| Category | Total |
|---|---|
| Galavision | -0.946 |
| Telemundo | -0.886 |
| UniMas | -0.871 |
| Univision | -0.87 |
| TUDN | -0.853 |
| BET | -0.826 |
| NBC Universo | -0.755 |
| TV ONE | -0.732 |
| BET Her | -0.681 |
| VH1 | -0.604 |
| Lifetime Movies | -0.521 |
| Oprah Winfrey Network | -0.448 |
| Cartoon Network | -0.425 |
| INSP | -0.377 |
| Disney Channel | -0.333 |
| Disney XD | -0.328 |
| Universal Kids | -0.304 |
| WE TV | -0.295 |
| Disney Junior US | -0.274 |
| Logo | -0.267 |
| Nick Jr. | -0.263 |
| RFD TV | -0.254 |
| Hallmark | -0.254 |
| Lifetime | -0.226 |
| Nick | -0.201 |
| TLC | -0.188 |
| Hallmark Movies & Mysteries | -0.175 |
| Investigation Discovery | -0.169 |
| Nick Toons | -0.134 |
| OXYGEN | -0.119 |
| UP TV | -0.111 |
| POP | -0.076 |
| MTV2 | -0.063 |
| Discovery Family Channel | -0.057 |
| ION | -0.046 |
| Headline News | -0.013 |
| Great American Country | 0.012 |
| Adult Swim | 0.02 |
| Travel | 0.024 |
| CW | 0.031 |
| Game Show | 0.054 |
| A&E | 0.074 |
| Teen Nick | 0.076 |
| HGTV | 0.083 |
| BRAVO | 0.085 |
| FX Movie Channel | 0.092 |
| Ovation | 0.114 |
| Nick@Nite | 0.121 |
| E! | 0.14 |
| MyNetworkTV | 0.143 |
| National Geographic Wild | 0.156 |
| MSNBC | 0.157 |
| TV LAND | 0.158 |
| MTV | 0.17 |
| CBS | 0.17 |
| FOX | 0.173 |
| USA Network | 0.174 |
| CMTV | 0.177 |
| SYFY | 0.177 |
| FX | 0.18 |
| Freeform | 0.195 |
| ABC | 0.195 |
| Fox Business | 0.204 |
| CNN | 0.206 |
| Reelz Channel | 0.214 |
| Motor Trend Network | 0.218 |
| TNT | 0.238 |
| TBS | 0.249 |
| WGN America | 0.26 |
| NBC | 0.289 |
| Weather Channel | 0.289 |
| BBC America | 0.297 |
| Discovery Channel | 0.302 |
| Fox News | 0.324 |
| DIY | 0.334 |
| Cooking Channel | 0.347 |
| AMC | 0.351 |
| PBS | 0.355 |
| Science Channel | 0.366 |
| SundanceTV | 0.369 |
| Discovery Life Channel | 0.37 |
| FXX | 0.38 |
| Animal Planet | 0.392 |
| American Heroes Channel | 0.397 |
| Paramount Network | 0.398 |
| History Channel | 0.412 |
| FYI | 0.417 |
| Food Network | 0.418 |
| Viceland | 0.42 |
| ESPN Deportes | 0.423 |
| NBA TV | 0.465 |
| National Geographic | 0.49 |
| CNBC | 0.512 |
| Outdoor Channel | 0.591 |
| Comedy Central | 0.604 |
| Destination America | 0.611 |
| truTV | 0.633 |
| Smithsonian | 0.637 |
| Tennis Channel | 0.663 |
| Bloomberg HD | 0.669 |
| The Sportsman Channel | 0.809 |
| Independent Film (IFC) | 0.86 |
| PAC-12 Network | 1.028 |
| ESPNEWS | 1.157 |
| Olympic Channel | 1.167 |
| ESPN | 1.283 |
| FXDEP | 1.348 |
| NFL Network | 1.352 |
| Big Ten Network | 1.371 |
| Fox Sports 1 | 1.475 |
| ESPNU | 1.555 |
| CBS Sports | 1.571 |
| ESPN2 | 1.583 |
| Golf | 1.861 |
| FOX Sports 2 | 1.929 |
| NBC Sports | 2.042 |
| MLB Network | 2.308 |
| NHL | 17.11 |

## [Your task]
Reply by stating only how many lines in the listing hold the word "Lifetime".

## [Worked solution]
2